The following Python code was used to make the figure including the calculation of the mean, the variance, the skewness, and the kurtosis given the initial parameters (N =100 and p = 0.75).
Fig B2 Python Code
import numpy as np
import matplotlib.pyplot as plt
import math
from scipy.stats import norm
from scipy.stats import binom
N = 100
p = 3/4
q = 1-p
mu,v,sk,k = binom.stats(N,p,moments="m,v,s,k")
s = math.sqrt(v)
R_ = list(range(N+1))
PofR_ = binom.pmf(R_,N,p)
x_ = np.linspace(55,95,300)
ynorm_ = norm.pdf(x_,mu,s)
fig, ax = plt.subplots(figsize=(12,5))
# TITLE, LEGEND AND OTHER ANNOTATIONS
ax.tick_params(axis='both', which='major', labelsize=18)
ax.text(80,0.06, r'$\mu = pN = $'+ f'{mu:.4}' + '\n' +
r'$\sigma^2 = Npq = $' + f'{v:.4}' + '\n' +
r'$\sigma =$' + f'{s:.3}' + '\n' +
r'$\mu + \sigma =$' + f'{mu+s:.2f}' + '\n' +
r'$\text{skewness} = \frac{q-p}{\sqrt{Npq}} =$' + f'{sk:.3}' + '\n' +
r'$\text{kurtosis} = \frac{1-6pq}{Npq}=$' + f'{k:.3}',fontsize=16)
# AXES
ax.set_xlabel(r'$R_i$',fontsize=18)
ax.set_ylabel(r'$P(R_i,p,N)$',fontsize=18)

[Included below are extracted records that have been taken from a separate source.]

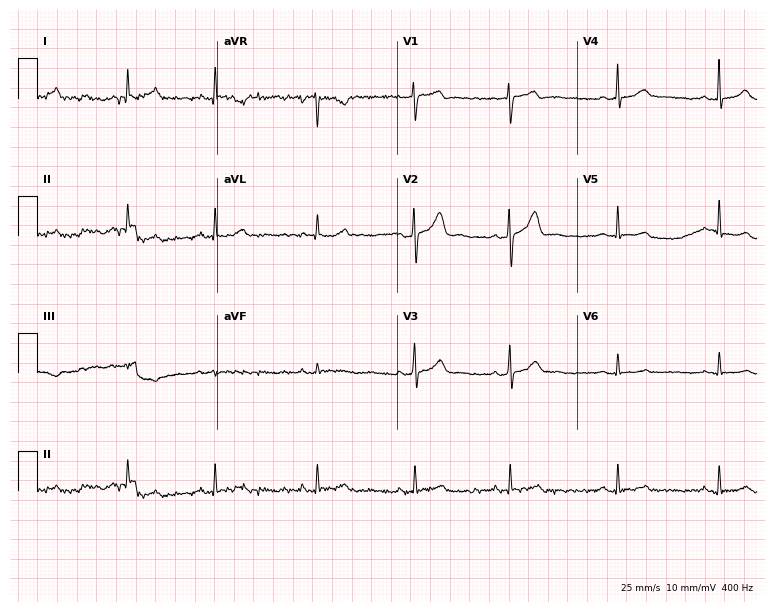
12-lead ECG from a female patient, 34 years old. Labelled as a normal ECG.
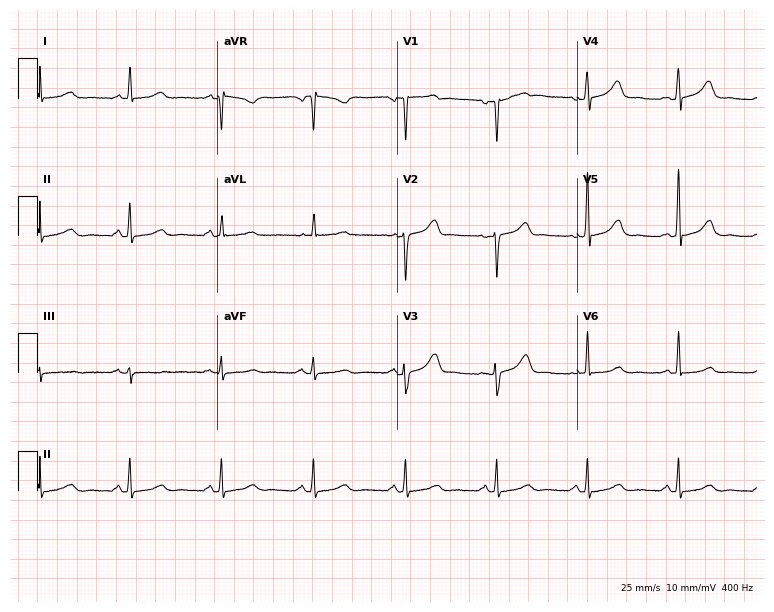
Resting 12-lead electrocardiogram (7.3-second recording at 400 Hz). Patient: a 64-year-old female. Read as a normal ECG.
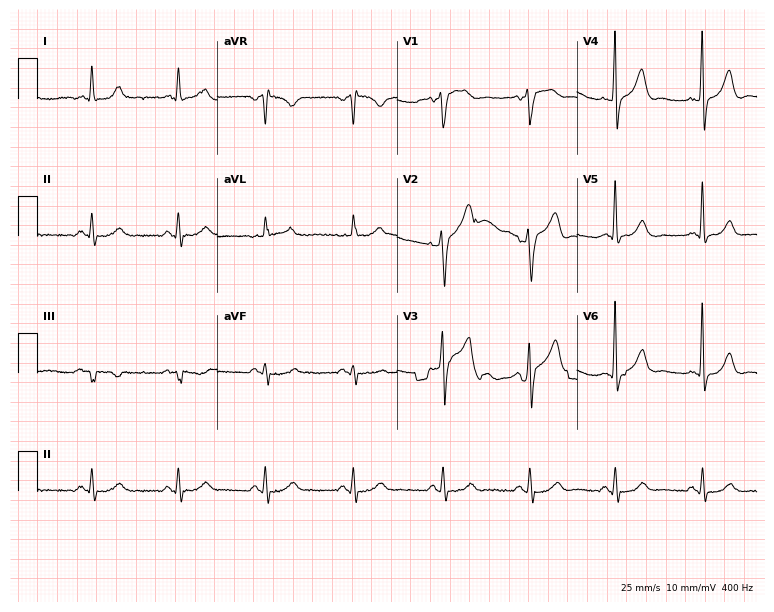
12-lead ECG from an 85-year-old man. Labelled as a normal ECG.
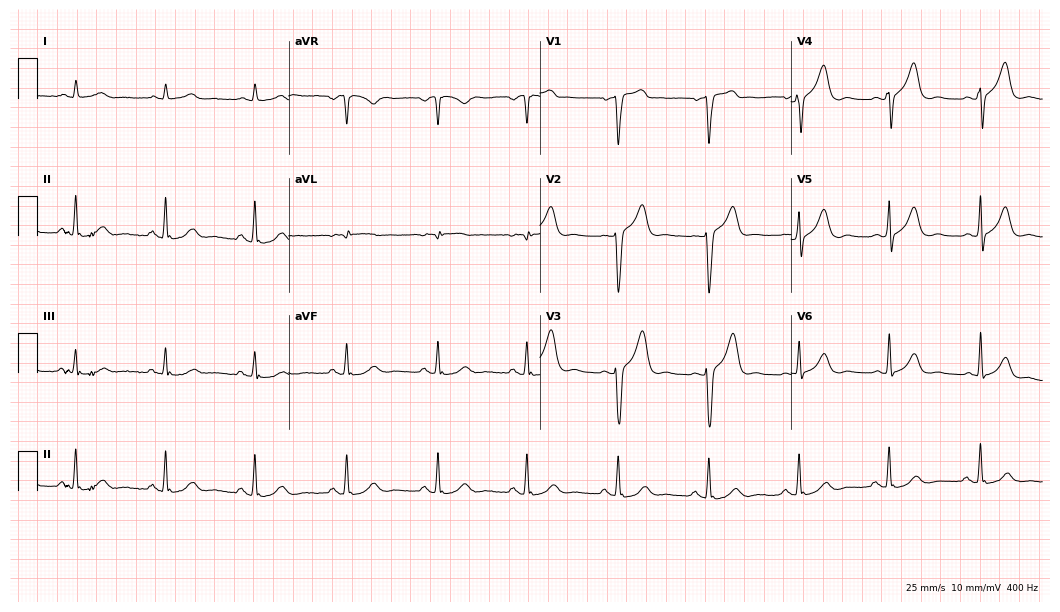
Electrocardiogram, a 61-year-old man. Overall reading on record: normal ECG.
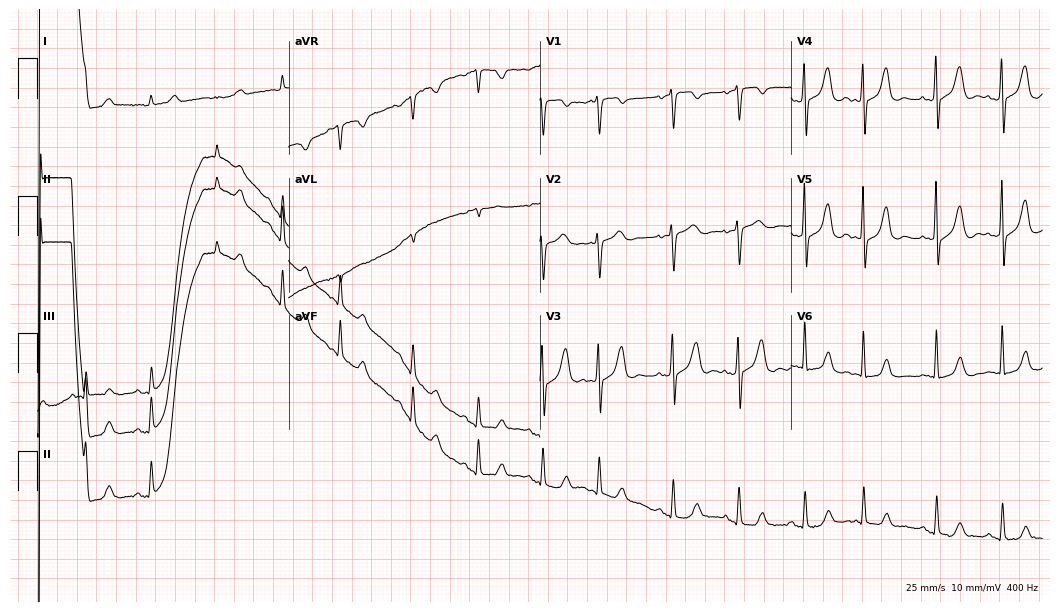
Electrocardiogram, a 79-year-old female patient. Of the six screened findings (first-degree AV block, right bundle branch block, left bundle branch block, sinus bradycardia, atrial fibrillation, sinus tachycardia), none is recorded.

ax.set_xlim(left=60, right=90)
ax.set_ylim(bottom=0, top=0.15)
# PLOT
ax.axvline(x=mu, color='grey', linestyle='--',ymax=0.65)

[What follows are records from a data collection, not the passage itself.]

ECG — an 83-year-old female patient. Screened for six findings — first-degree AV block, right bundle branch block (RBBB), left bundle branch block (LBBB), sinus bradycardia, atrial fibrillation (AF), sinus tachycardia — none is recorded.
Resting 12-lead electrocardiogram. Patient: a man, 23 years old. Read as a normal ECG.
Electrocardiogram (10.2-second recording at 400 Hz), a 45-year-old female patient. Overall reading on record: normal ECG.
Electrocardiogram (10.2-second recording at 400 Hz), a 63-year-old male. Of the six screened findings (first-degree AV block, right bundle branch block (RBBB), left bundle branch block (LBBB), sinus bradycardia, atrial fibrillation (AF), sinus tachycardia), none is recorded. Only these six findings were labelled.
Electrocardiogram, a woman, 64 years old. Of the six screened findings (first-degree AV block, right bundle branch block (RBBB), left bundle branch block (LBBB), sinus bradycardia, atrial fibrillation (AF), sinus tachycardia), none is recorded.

ax.axvline(x=mu + s, color='grey', linestyle='--', ymax=0.65)
ax.bar(R_, PofR_, color='teal', alpha=.3, label=r'$\text{Binomial:} \ P(R,p,N)= \binom{N}{R}p^R(1-p)^{(N-R)}$' + f'\n' + r'$N=100 \ p=0.75$')

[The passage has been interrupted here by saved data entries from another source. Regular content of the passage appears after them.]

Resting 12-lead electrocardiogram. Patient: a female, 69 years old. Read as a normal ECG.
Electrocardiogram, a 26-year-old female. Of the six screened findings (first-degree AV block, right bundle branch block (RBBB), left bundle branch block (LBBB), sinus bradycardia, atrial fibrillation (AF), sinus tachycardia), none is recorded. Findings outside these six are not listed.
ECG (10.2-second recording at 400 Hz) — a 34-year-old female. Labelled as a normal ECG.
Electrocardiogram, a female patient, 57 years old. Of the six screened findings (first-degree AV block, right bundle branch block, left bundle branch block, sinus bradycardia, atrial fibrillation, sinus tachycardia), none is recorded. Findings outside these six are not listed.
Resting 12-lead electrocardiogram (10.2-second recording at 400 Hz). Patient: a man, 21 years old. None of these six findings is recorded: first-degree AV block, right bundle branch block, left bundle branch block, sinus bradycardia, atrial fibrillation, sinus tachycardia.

ax.plot(x_, ynorm_, linestyle="-", marker="none", color='red', label=r'$\text{Normal:} \ p(x)=\frac{1}{\sigma\sqrt{2\pi}}e^{\frac{-1}{2}{(\frac{x-\mu}{\sigma})}^{2}}$')
ax.legend(loc="upper left", frameon=False,fontsize=18)
plt.show()
Example from the Real World
The following cancer mortality numbers were from taken from the CDC.
Year: 2021 State:CA Sex:male Race:white Ethnicity:non-hispanic. Age:70-74 #Deaths:290 Population:422,747 CrudeRate (deaths/100,000):68.599 95%CI: 60.930 - 76.966 StdErr:4.028
Our calculations:
$$\hat{p}=\frac{290}{422,747} \approx 0.00068599 = \frac{68.599}{100,000}$$ $$SE = \frac{\sqrt{p(1-p)}}{n} \ where \ p=\mathbb{E}[p] = \hat{p}$$ $$SE = \frac{\sqrt{0.00068599(1-0.00068599)}}{422,747}\approx 0.0000402689 = \frac{4.027}{100,000}$$ $$use \ z=1.96 \ \text{for a 2-tail 95% c.i.}$$ $$68.599-1.96 \times 4.028 \lt \text{95%c.i.} \lt 68.599 + 1.96 \times 4.028 \rightarrow 60.704 \ - \ 76.494$$The slightly different c.i. numbers that we obtained are probably explained by the CDC having used the Poisson distribution. The Poisson distribution is special case of the binomial distribution. We will describe it in the next section.